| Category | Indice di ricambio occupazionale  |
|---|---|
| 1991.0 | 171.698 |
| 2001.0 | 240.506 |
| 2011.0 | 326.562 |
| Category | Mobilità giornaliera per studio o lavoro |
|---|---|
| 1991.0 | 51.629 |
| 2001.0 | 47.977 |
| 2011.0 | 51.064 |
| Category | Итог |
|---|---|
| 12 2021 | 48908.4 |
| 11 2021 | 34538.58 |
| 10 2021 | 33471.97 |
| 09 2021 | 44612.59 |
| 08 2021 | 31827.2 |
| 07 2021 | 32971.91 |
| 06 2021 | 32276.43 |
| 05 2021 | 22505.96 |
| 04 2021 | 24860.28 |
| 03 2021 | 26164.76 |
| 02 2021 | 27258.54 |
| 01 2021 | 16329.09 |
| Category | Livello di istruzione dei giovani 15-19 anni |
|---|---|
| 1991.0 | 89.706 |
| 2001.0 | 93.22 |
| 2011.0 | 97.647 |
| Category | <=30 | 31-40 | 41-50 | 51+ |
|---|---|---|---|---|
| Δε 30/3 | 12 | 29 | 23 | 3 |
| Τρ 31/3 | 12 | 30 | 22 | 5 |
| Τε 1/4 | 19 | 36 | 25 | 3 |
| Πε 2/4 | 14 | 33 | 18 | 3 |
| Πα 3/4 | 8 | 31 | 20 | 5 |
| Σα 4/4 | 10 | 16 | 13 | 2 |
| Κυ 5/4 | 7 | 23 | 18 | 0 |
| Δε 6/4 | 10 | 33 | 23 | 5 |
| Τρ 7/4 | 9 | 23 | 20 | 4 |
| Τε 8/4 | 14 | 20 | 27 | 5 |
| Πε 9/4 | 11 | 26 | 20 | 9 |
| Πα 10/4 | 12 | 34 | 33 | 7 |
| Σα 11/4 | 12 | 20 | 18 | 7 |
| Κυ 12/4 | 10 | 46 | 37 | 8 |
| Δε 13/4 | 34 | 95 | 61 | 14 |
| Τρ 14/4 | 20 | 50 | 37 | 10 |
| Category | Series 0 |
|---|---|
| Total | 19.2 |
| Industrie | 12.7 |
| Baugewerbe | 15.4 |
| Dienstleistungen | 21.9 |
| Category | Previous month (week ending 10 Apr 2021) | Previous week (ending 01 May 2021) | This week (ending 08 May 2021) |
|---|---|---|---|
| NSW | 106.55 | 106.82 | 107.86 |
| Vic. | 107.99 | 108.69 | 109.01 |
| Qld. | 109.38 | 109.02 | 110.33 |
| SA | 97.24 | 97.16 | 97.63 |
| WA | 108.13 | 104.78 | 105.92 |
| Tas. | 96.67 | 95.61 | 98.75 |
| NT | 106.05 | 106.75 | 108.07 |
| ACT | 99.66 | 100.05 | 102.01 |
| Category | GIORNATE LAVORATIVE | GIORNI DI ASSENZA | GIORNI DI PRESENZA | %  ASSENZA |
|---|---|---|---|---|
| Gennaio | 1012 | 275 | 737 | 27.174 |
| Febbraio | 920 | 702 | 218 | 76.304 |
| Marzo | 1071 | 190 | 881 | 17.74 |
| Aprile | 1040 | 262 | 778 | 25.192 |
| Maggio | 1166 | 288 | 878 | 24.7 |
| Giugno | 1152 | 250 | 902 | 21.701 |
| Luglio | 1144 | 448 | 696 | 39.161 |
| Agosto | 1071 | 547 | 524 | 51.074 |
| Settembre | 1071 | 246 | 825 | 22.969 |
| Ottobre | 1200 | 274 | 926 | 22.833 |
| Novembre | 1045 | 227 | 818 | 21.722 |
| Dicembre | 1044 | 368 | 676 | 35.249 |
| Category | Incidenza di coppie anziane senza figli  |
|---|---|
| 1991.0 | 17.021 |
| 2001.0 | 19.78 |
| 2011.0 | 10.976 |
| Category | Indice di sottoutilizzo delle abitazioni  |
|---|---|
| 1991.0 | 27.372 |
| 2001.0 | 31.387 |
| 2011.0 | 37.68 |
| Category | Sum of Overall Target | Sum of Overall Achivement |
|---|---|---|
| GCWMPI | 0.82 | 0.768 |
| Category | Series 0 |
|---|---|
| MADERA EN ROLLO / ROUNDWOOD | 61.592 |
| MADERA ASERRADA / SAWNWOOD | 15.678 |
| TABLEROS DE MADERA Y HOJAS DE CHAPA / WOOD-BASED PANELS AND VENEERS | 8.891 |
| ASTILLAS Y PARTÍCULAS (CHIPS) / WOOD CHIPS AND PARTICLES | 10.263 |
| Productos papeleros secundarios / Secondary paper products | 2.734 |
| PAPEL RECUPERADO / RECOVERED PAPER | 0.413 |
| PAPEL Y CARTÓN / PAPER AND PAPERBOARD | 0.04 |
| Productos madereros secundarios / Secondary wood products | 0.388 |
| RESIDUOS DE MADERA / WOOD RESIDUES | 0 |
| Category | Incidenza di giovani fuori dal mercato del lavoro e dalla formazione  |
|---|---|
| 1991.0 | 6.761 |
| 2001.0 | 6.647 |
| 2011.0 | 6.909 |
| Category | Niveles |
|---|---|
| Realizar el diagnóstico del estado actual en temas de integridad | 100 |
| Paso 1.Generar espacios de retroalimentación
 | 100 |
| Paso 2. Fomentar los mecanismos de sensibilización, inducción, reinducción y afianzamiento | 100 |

== == ==

▸ **YOUR ASSIGNMENT**
Look through the entries above for the word "Productos". Copy every line where it shows up.

▸ **EXERCISE ANSWER**
| Productos papeleros secundarios / Secondary paper products | 2.734 |
| Productos madereros secundarios / Secondary wood products | 0.388 |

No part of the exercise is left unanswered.